MANKATO — For Scott Hieronimus and Tina Whitby, the journey to homelessness, they say, was built firmly on a foundation of bad luck.
“I went from losing my $50,000 a year job to being a temp,” Scott Hieronimus said.
He was a production specialist, someone who built testing stations for the products built at a company called Emerson.
“I lost that job when a lady accused me of looking at her inappropriately,” he said.
Around the same time, Tina lost her job at an assisted-living facility in Shakopee called Emerald Crest.
“I was at Emerald Crest for five years when I got let go,” she said.

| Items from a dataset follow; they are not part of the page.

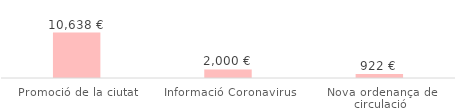
| Category | Total |
|---|---|
| Promoció de la ciutat | 10637.94 |
| Informació Coronavirus | 2000 |
| Nova ordenança de circulació | 922.02 |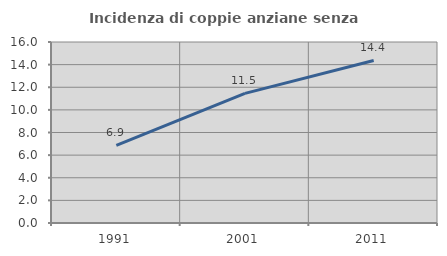
| Category | Incidenza di coppie anziane senza figli  |
|---|---|
| 1991.0 | 6.861 |
| 2001.0 | 11.457 |
| 2011.0 | 14.369 |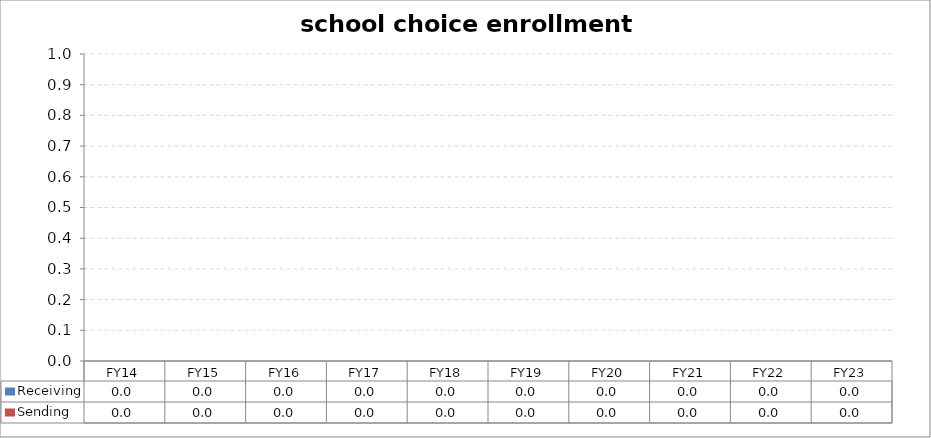
| Category | Receiving | Sending |
|---|---|---|
| FY14 | 0 | 0 |
| FY15 | 0 | 0 |
| FY16 | 0 | 0 |
| FY17 | 0 | 0 |
| FY18 | 0 | 0 |
| FY19 | 0 | 0 |
| FY20 | 0 | 0 |
| FY21 | 0 | 0 |
| FY22 | 0 | 0 |
| FY23 | 0 | 0 |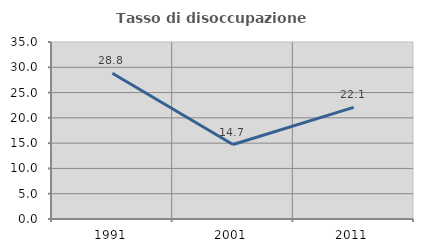
| Category | Tasso di disoccupazione giovanile  |
|---|---|
| 1991.0 | 28.835 |
| 2001.0 | 14.722 |
| 2011.0 | 22.072 |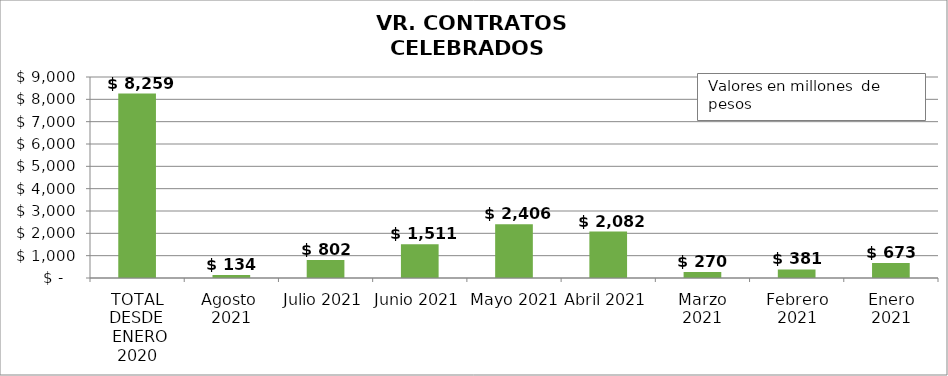
| Category | TOTAL EN URABA |
|---|---|
| TOTAL DESDE
 ENERO 2020 | 8259.372 |
| Agosto  2021 | 133.601 |
| Julio 2021 | 802.495 |
| Junio 2021 | 1511.254 |
| Mayo 2021 | 2406.243 |
| Abril 2021 | 2081.76 |
| Marzo 2021 | 269.593 |
| Febrero 2021 | 381.32 |
| Enero 2021 | 673.106 |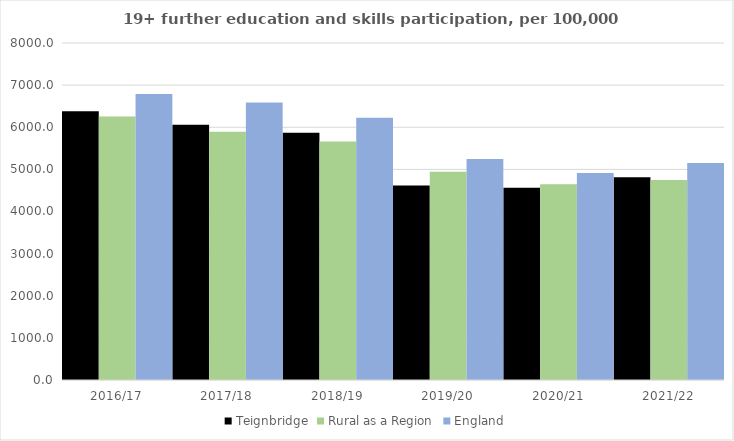
| Category | Teignbridge | Rural as a Region | England |
|---|---|---|---|
| 2016/17 | 6377 | 6253.401 | 6788 |
| 2017/18 | 6062 | 5892.029 | 6588 |
| 2018/19 | 5868 | 5661.873 | 6227 |
| 2019/20 | 4617 | 4943.801 | 5244 |
| 2020/21 | 4565 | 4646.727 | 4913 |
| 2021/22 | 4813 | 4747.049 | 5151 |

They moved to St. Peter when Scott got a job at Alumacraft. But Scott lost that job, too.
“Five or six of us got let go the same day,” he said.
Then the real struggle began. And to ward off eviction, they started selling their stuff.
First it was Tina’s 2003 Ford Windstar van. Then Scott's shotgun. (The two are avid hunters and have a series of deer with impressive racks on the walls of their residence.) Then it was Scott's 1996 Chevy Silverado pickup. Then the boat. Then the Waverunner.
“We sold it all to avoid being homeless,” Scott said.
But eventually, not even selling their possessions could save them. And in June, their St. Peter landlord threatened to evict. They tried to get help from a few area agencies, they say, but found little. So they called Theresa House to find emergency housing for them and their two kids, ages 7 and 3.
“Theresa House took us in, and that place was very wonderful to us,” Scott said.
He admits there was a little bit of swallowing some pride to take up residence in a homeless shelter.
“It wasn't the nicest thing to have to admit. I was used to making $20 an hour, then you try to live on $8 an hour? It's hard,” he said. “But it wasn't, you know, a bunch of bums like you see on TV.”